CAF Wings Over Dallas WWII Airshow this Oct. 6-8 at Dallas Executive Airport!

World War II Veterans

CAF Wings Over Dallas honors and remembers the sacrifices of our World War II Veterans, by providing them free admission. Click here to Register a Veteran to attend the show.

World War II Veterans

CAF Wings Over Dallas honors and remembers the sacrifices of our World War II Veterans, by providing them free admission. Click here to Register a Veteran to attend the show.Visitors to the show will have the opportunity to meet some of these aviation and military legends at our autograph tent. Don’t miss this opportunity to meet these heroes and hear their stories!

Robert Hanna, Pearl Harbor Survivor
A native of Fort Worth, Robert Hanna joined the Navy in 1940 at age 17. He was assigned to Naval Air Station Kaneohe Bay on Oahu. On the morning of December 7th, 1941 he was stirred from his Barracks by the sound of enemy aircraft strafing the base. As Hanna headed for the hangar, the fire truck he was riding on was shot up. Hanna, along with the other sailors – prepared themselves for an anticipated Japanese land invasion, which thankfully did not happen.

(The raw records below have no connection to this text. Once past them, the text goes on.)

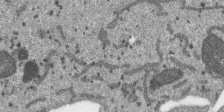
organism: Human
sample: Lung epithelial cells infected with SARS-CoV-2
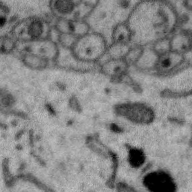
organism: Zebra finch
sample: Brain
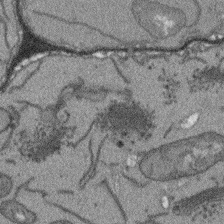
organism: Arabidopsis thaliana
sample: Root tip

Dale Robinson, Pearl Harbor Survivor
Dale Robinson, like many Americans was enjoying a peaceful Sunday morning on December 7th, 1941. The tropical morning was shattered when Robinson spotted enemy aircraft flying low, their tell-tale Red Suns blazing on their wings. Robinson remembers them so low, and so close that he could see their faces as they flew over the quadrangle.

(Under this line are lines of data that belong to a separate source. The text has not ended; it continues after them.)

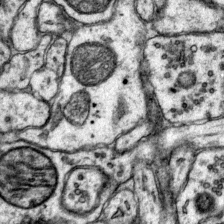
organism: Mouse
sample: Primary visual cortex
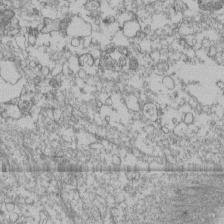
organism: Human
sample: Fibroblast cells
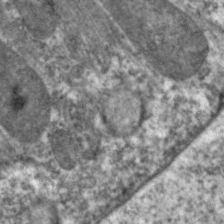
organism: C. elegans
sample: Pharynx
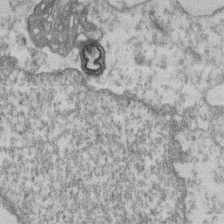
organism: Mouse
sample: T cell stromal cell synapse
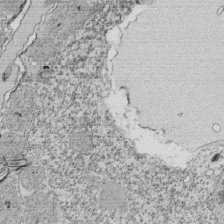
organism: Tetrahymena
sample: Cilia in tetrahymena
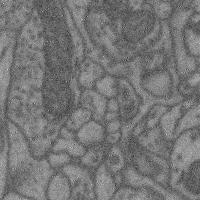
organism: Mouse
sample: Cerebral cortex
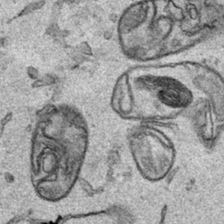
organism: Human
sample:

Leland Rex, Pearl Harbor Survivor
When the Japanese attacked Pearl Harbor, Leland Rex was a communications clerk on Oahu. He was awoken on December 7th by the sound of commotion. Stepping outside, he could see the Japanese aircraft flying over Pearl Harbor. Following the attack, Rex visited for island, bearing witness to the destruction the Japanese had wrought. Rex would continue to serve his country for the next 28 years, on active duty through three wars.

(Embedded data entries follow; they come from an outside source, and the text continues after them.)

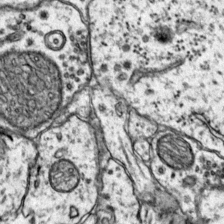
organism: Mouse
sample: Primary visual cortex
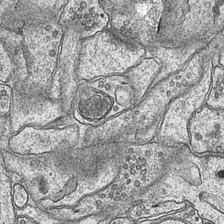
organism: Mouse
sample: CA1 Hippocampus
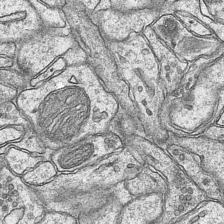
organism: Mouse
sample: CA1 Hippocampus
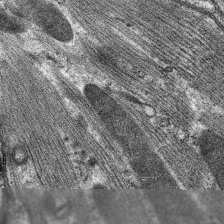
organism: C. elegans
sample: Pharynx
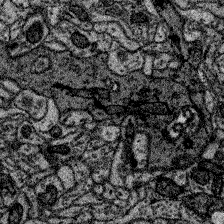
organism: Zebrafish
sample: Larval olfactory bulb
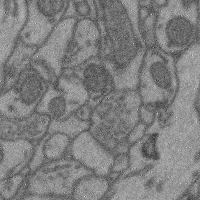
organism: Mouse
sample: Cerebral cortex
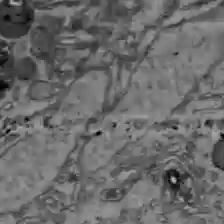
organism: C57BL Mouse
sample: Liver
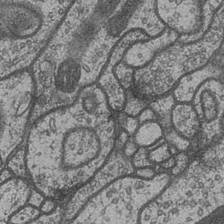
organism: Drosophila
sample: Optic medulla
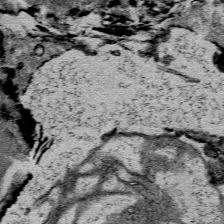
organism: Mouse
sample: Mouse Salivary gland
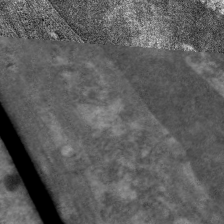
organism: C. elegans
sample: Pharynx
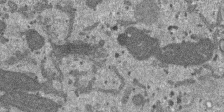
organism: Human
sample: Lung epithelial cells infected with SARS-CoV-2
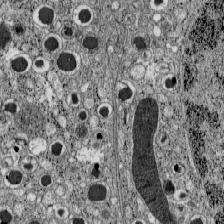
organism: C57BL Mouse
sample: Pancreatic islet

Dick Cole, Last of the Doolittle’s Raiders
A member of the famed Doolittle Raiders, Dick Cole flew as Jimmy Doolittle’s co-pilot in the lead aircraft, and is the only surviving Raider. Cole attacked the city of Tokyo in the wake of Pearl Harbor, having flown his B-25 Bomber off the USS Hornet. Because there was no way to recover such a large aircraft on the ship, Cole and his crew flew on to China, and bailed out – where they were rescued. Cole went on to serve throughout the war, flying the Hump in the China-Burma-India theater.

Karnig Thomasian
Thomasian was assigned to the 20th Air Force in Chakulia, India, serving as a left side gunner and electrical specialist on board the B-29 Superfortress. On a mission to bomb railyards in Rangoon, Burma Thomasian’s aircraft was flipped upside down by an explosion caused by bombs which collided when they were released. Thomasian bailed out, and was captured by the Japanese – who took him into a prisoner of war camp for the remainder of the war.

Melvin Jacob
A Wisconsin native, 19 year old Melvin Jacob was pulled from the Pacific Ocean on August 4th, 1945 after surviving the sinking of the USS Indianapolis. He had treaded water, and floated without food or drink from almost five days in shark infested waters.

Donald Graves
Entering the United States Marine Corps at age 17, in 1942, Graves served two tours in the south Pacific. On February 19th, 1945 his division hit the beaches on Iwo Jima, and over the next three days, secured Mount Surabachi. Even after the flag was raised on the mountain, there would be five more weeks of tough fighting before the island was in American hands.

Bill Schott
Schott was a 20 year old US Marine when his halftrack carrying a 75mm Howitzer landed on the beaches of Iwo Jima. Without the fire from Howitzers like Schott’s the Marine infantrymen would have taken even heavier casualties on Iwo Jima. Schott was on the island for 32 Days.